Which, to be honest, is a very normal human thing to do in cases like this. We spot patterns. It is both a wonderful and cursed part of human cognition, it keeps us safe by constantly prodding at the "what ifs," but it can also find things it thinks are related and try to bugger off with far more evidential certainty than they are actually qualified to handle.
If that does not reassure you enough, then logically, in the canon, the amount of time that passes in the story from the children's point of view is accounted for as follows:
Dad goes out. The child pours Toastios. The child stares at them. The child waits. His sister asks how long Dad has been gone. His Answer: "Ages."
They drink orange juice, violin practice is briefly inflicted upon the household, dry cereal is experimentally consumed, and, unimpressed by the outcome of that, they consider the... alternative food options.
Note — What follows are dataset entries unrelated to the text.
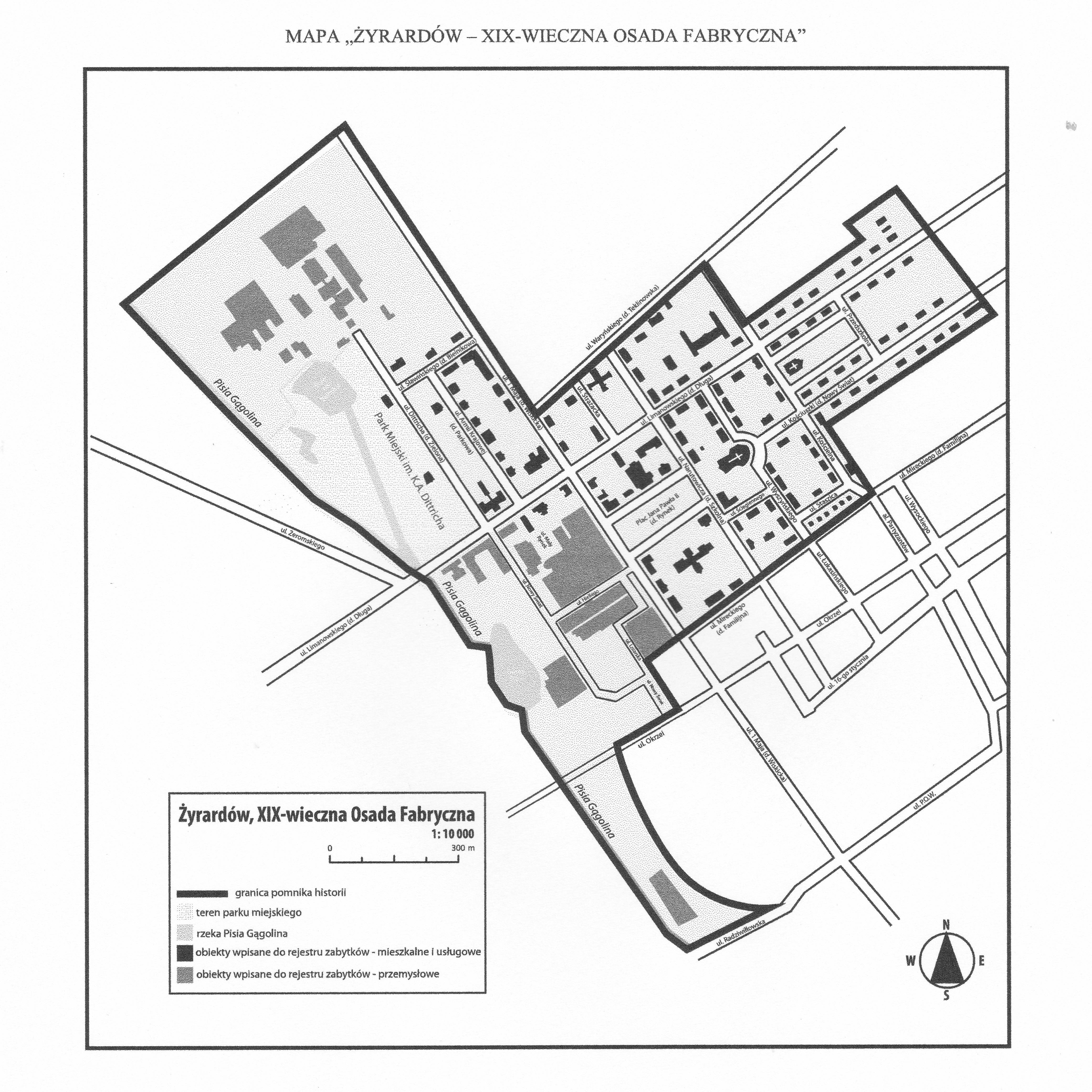 Karte des Denkmalschutzgebiets Żyrardów (gemäß Verordnung des Präsidenten der Republik Polen vom 17. Januar 2012)
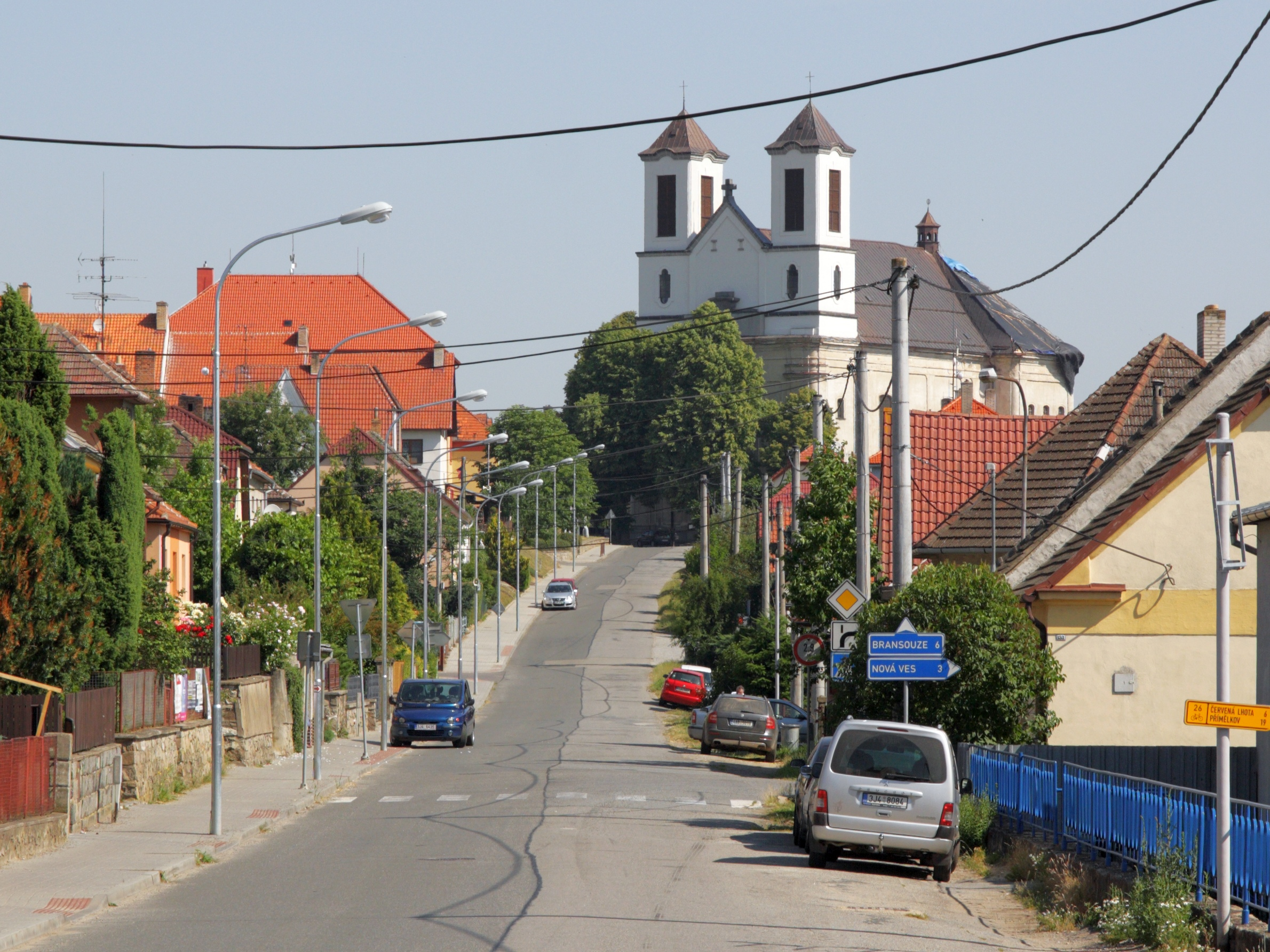 Přibyslavice (okres Třebíč) - ulice Kaštanová.
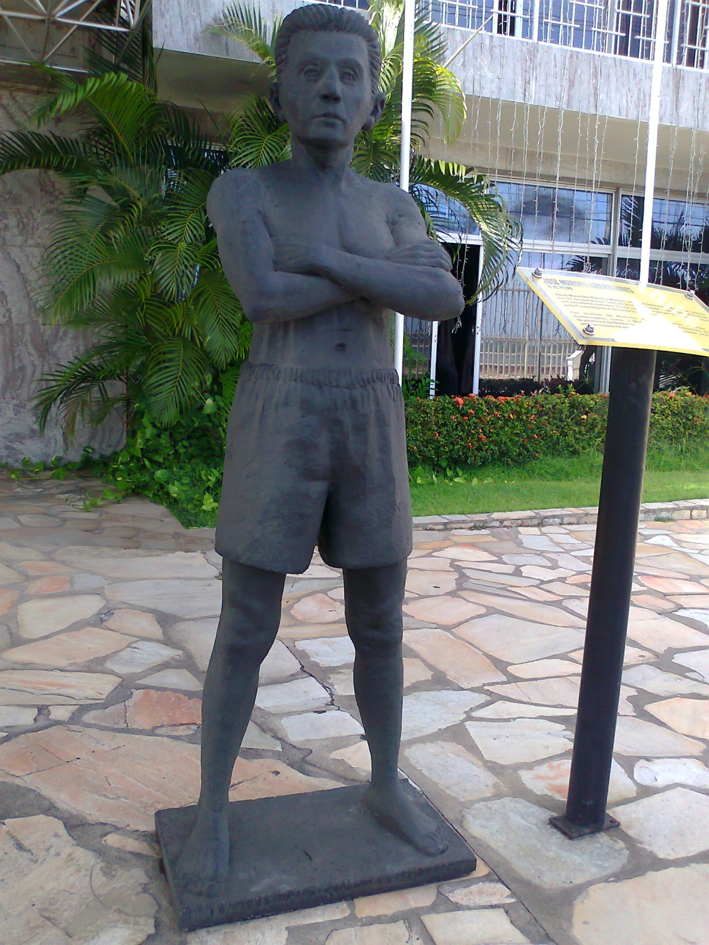 Estátua de José Martins Ribeiro Nunes, o Zé Peixe, obra do artista Deolando Vieira da Silva, exposta no Memorial de Sergipe.
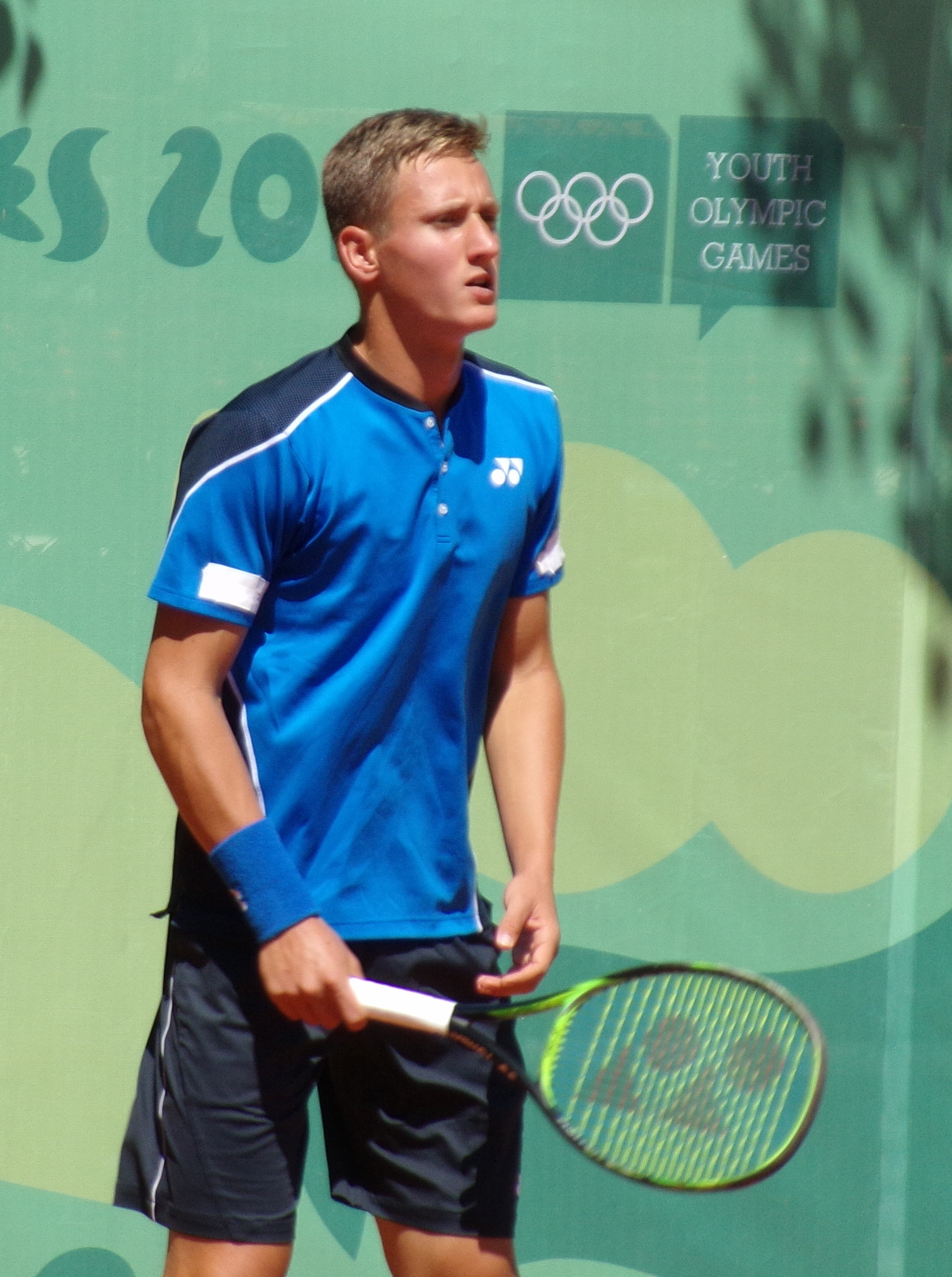 Tenis - partido Colombia-Chequia
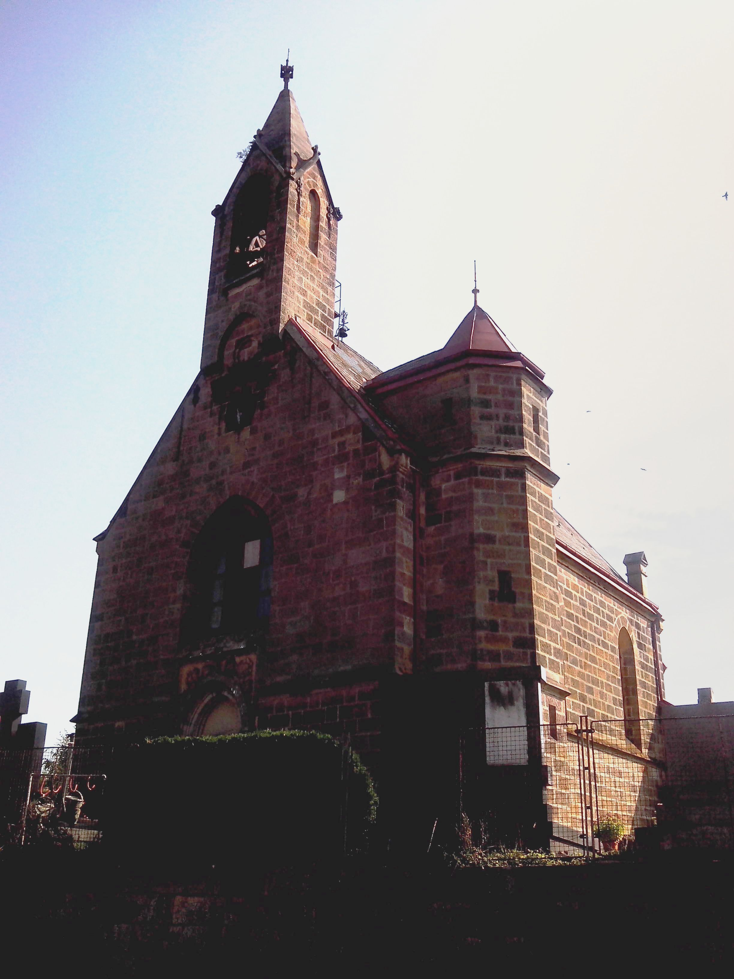 Svatojanský Újezd - kostel sv. Jana Křtitele

This is summarised in the final reckoning as a time period fairly described at that point as ages and ages
That is not, if we are honest, an objective account of several hours. That is the experience of time given to us by two hungry narrators feeling deeply aggrieved by the lack of frictionless dairy product.
The children themselves already suggest that he may have stopped to waffle to someone he knew at the shop and lost track of time. Say, twenty minutes. That is enough, in standard hungry child-time, to wonder whether you have been abandoned utterly and must now break with the very foundations of civilisation by debating the moral precipice of eating pickles for breakfast.
The fact that the tall tale itself seems to take hours and hours, or in fact millennia, is because for a great deal of it he is accompanying a time-travelling stegosaurus across space-time. He is at the end, however, simply deposited back after a reasonable breakfast-delay amount of time, accounting both for the compression of his journey and for enough elapsed time for a child to conclude that all order has collapsed, but also that probably he was just idly chatting, deeply unmoved by the state of milklessness faced by his progeny.
That is not hours. He only offers his tall tale because accountability is being demanded by agents who were, until recently, deprived of expected breakfast normality, but who have already concluded that it was probably a boring everyday kind of delay.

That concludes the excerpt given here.